Book Review: The Devil in the White City
The difference between a popular history and a more formal history, so far as I can tell, is that popular histories are written as novels or stories, where the reader gets into the heads of the characters, enjoys dialogue, gets hints of the scenery, and so forth. A formal history tells things from the omniscient voice of the historian; events are described, narrated, and occasionally sprinkled with known quotations from the historical figures in question. The Devil in the White City: Murder, Magic, and Madness in the Fair that Changed America is of the popular variety, and darned absorbing at that.
This novelistic history by Erik Larson describes the building of the 1893 World's Fair in Chicago, also called the Columbian Exposition because it commemorated the 400th anniversary of Columbus's discovery of America (this was before Columbus fell out of favor with politically correct historians, obviously). This story alternates between the doings of the architects and of one H. H. Holmes--one of the first known serial killers to be captured and tried--who was doing business down the street. The juxtaposition of this great accomplishment in upper-middle-class urban planning (you can find hints of it in Disneyland and the Magic Kingdom in Orlando) and the insidiousness of this killer give a "top and bottom" view of 19th century American society while also telling a ripping good tale.
What surprised and chagrined me the most is how little I knew about all this, despite growing up in the Chicago area. Okay, sure: I knew that the Museum of Science and Industry was once one of the Fair's buildings, and I was pretty sure I knew about the fair being the site of the first Ferris wheel. However, it never occurred to me that the airport on the South Side might have derived its name from the fair's "midway" or that the Fair featured the first large-scale use of electric lighting using alternating current (AC) rather than direct current (DC). There are lots of little tidbits like that throughout the book--small bit players in the overall narrative who later go on to have greater influence afterward, such as Elias Disney, father of Walt and Roy, who was one of the construction workers at the Fair and told his sons tales of building a dream city by the Lake.
Larson also does a splendid job of conjuring up the social and physical environment of Chicago in the 1890s. Having been brought up nearby, I grew up with Carl Sandburg's poem celebrating the tough city for what it was, especially then:
Hog Butcher for the World,
Tool Maker, Stacker of Wheat,
Player with Railroads and the Nation's Freight Handler;
Stormy, husky, brawling,
City of the Big Shoulders
You also get a sense of the dynamism of the city, which I probably picked up by contact, especially from my raucous Irish family, who lived on the city's West Side for much of the first half of the 20th century. The book gets you up close with the labor movements; the tony suburbs and squalid slums; the dirty politics; the scorching summers, stormy springs, temperate autumns, and bitter winters; the occasional inferiority complex toward, and rivalry with, New York. The book's actual narrative runs 390 pages, but it's a brisk one, and Larson manages to capture a lot of details that bring the city to life.
I really liked this book, though it is not for everyone.

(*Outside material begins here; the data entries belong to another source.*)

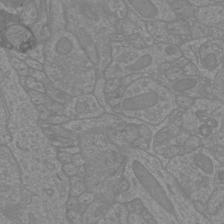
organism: Mouse
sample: Cortical neurons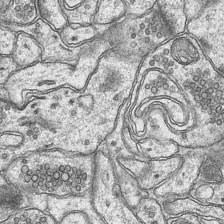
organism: Mouse
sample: CA1 Hippocampus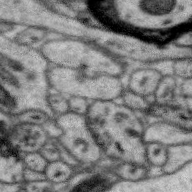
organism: Zebra finch
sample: Brain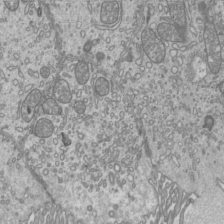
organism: Mouse
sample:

Where the wonders of the "White City" are conveyed brilliantly (a few more pictures might still have helped), Larson is just as adept at describing the sinister and horrifying actions of Holmes. A young (25 at the time of the Fair), self-made man, Holmes had an insouciant, social manner and assertive personality that allowed him to acquire the resources to build a complete "Castle," what today we might call a mall, with restaurants, hotel rooms, stores, and secret soundproof chambers that allowed him to abduct, kill, and dismember several young women without anyone being the wiser. He eventually confessed to 27 murders, though Larson could only confirm a minimum of nine--bad enough.
Holmes might have gone on his merry way for quite a bit longer, had he not gotten into financial trouble (he was also a shameless liar who rarely paid his debts). Holmes was also protected, in part, by the morals and culture of the times. There was simultaneously an acceptance that Chicago was a dangerous place and that hundreds of people disappeared there every year, and yet a naiveity about the evil one man could do, especially if he was polite, well-dressed, and possessed of good looks and a pleasant manner.
The reason Larson's book cannot be taken as simply a story is that it did, in fact, occur. Because real life doesn't have the nice, tidy, catharsis that fiction does, Larson does not necessarily treat us to any great lessons or unambiguous resolutions. However, there is enough "closure" (to use an ugly 21st century word) to give this book the feeling of a truly well written novel. However you approach The Devil in the White City, you will come away with an appreciation of Larson's literary talent.
One thing I must close with, in jest since that's how Larson put it in his acknowledgments. He adds a truly terrible thought at the end of this book (okay, it was terrible to me, anyway): "I must confess a shameful secret: I love Chicago best in the cold." Brrrrr! He's welcome to it.